Collected data

________________

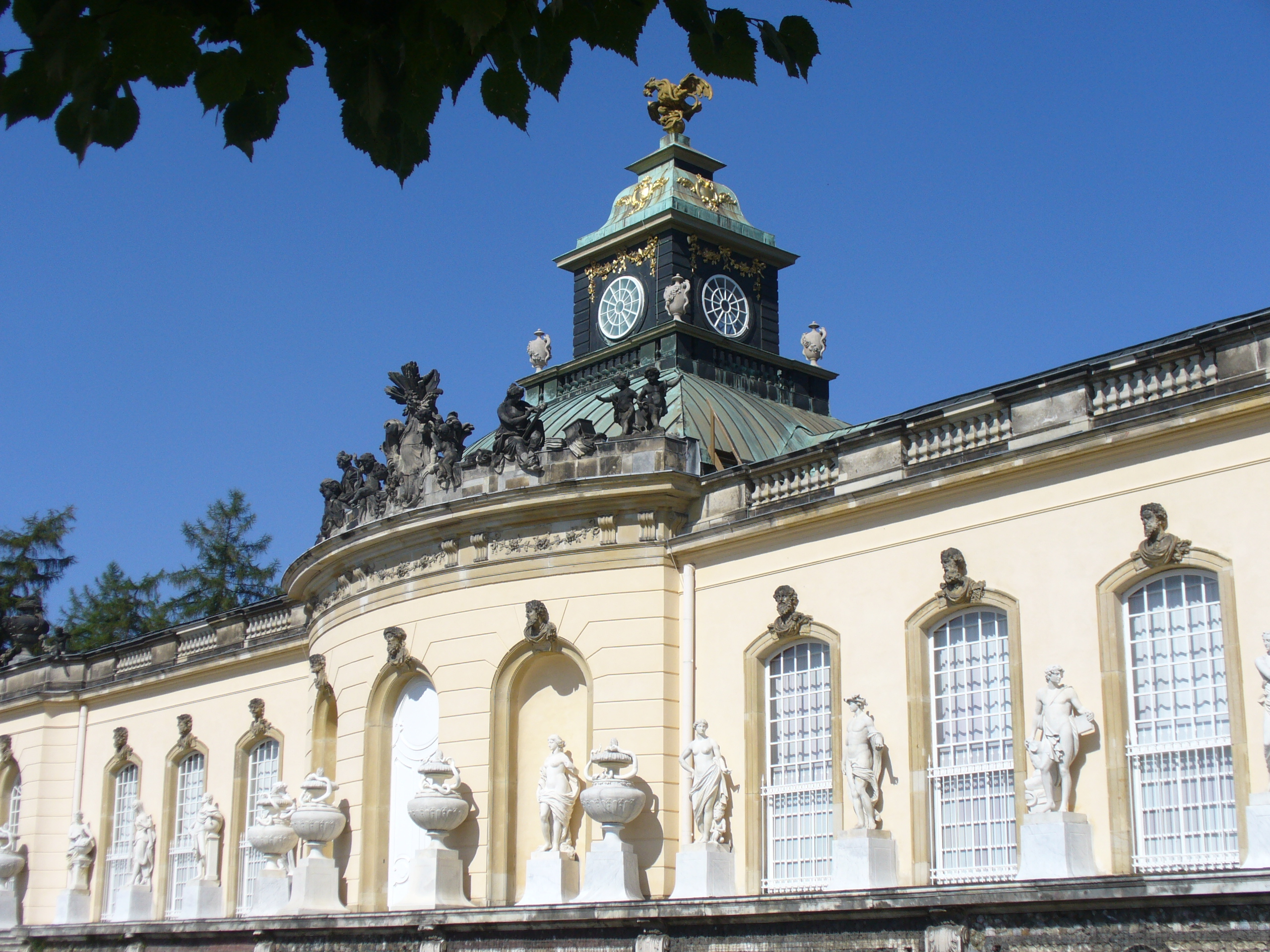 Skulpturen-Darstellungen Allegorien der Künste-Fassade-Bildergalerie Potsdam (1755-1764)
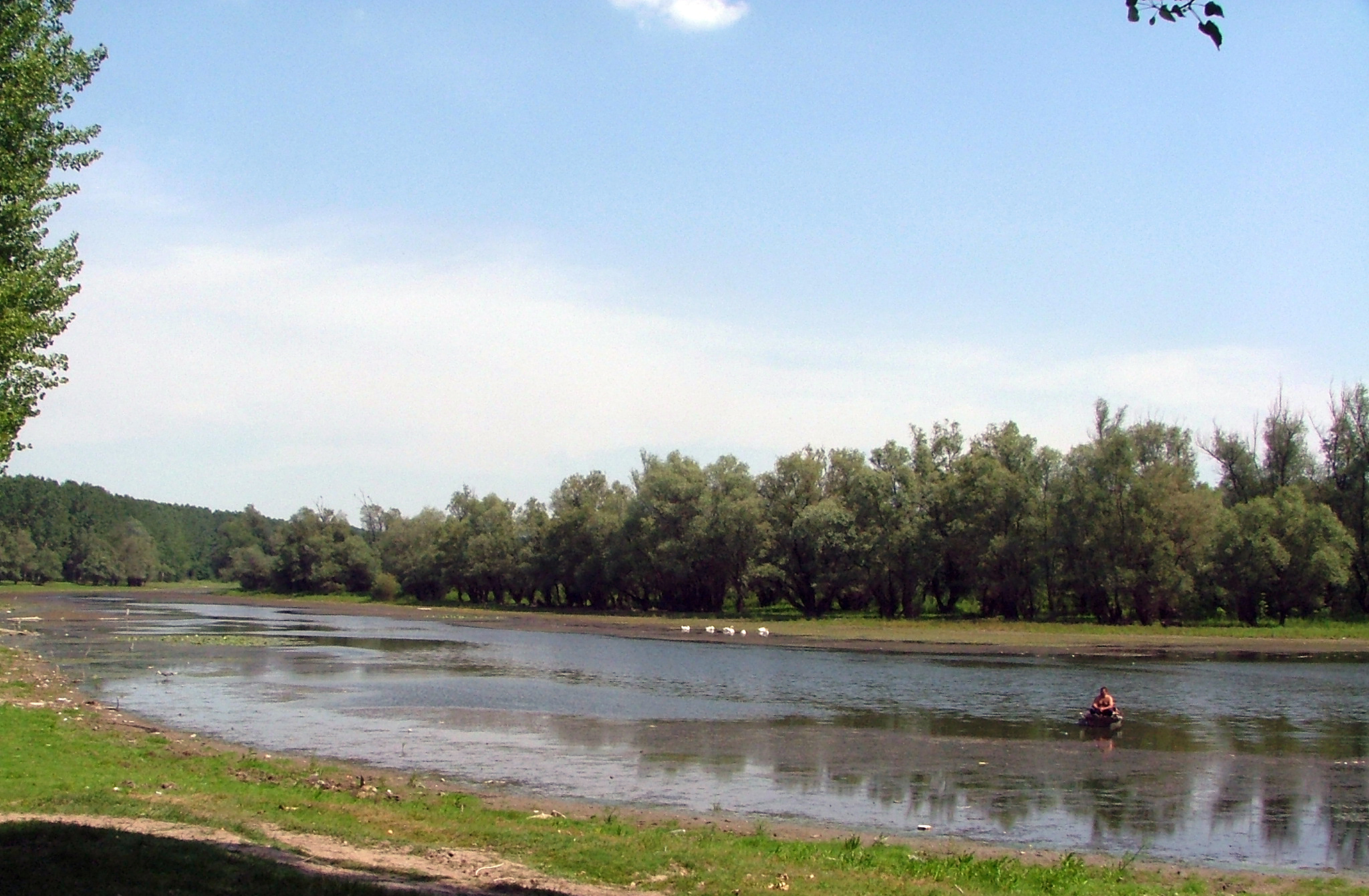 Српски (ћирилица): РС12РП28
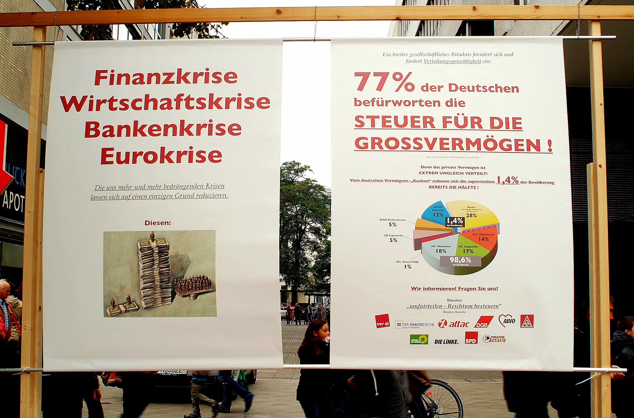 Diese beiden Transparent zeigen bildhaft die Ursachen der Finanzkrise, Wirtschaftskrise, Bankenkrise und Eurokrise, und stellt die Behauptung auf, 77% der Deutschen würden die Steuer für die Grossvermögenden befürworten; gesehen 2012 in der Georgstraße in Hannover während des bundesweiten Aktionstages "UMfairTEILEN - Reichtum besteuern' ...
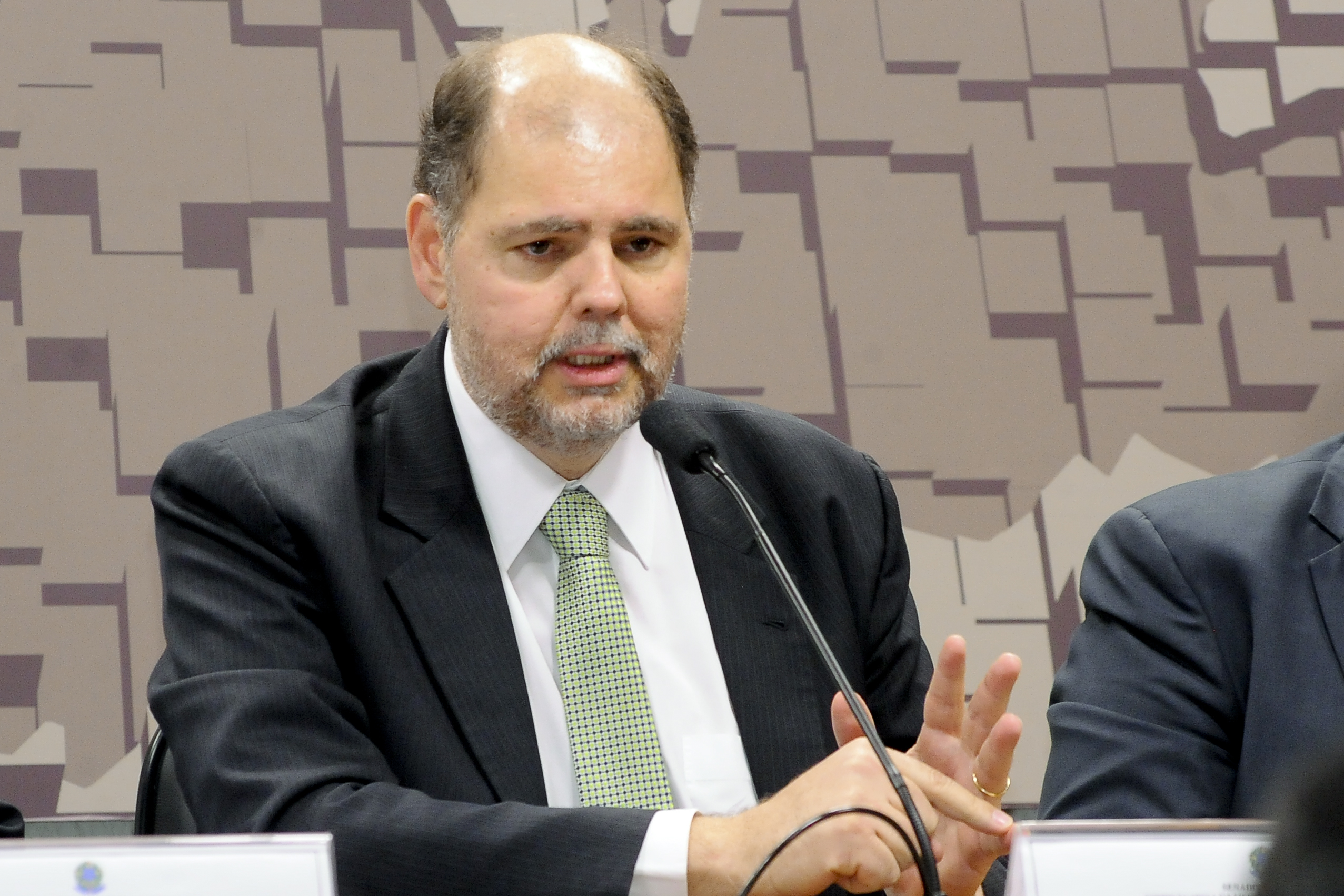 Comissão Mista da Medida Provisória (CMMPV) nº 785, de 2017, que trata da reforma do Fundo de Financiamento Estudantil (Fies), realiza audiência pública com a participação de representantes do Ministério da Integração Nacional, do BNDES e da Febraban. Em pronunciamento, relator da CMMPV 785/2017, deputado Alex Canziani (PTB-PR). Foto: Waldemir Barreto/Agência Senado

________________

What is expected
Pictures excluded, quote all the data above exactly.

Answer for the task
 Skulpturen-Darstellungen Allegorien der Künste-Fassade-Bildergalerie Potsdam (1755-1764)
 Српски (ћирилица): РС12РП28
 Diese beiden Transparent zeigen bildhaft die Ursachen der Finanzkrise, Wirtschaftskrise, Bankenkrise und Eurokrise, und stellt die Behauptung auf, 77% der Deutschen würden die Steuer für die Grossvermögenden befürworten; gesehen 2012 in der Georgstraße in Hannover während des bundesweiten Aktionstages "UMfairTEILEN - Reichtum besteuern' ...
 Comissão Mista da Medida Provisória (CMMPV) nº 785, de 2017, que trata da reforma do Fundo de Financiamento Estudantil (Fies), realiza audiência pública com a participação de representantes do Ministério da Integração Nacional, do BNDES e da Febraban. Em pronunciamento, relator da CMMPV 785/2017, deputado Alex Canziani (PTB-PR). Foto: Waldemir Barreto/Agência Senado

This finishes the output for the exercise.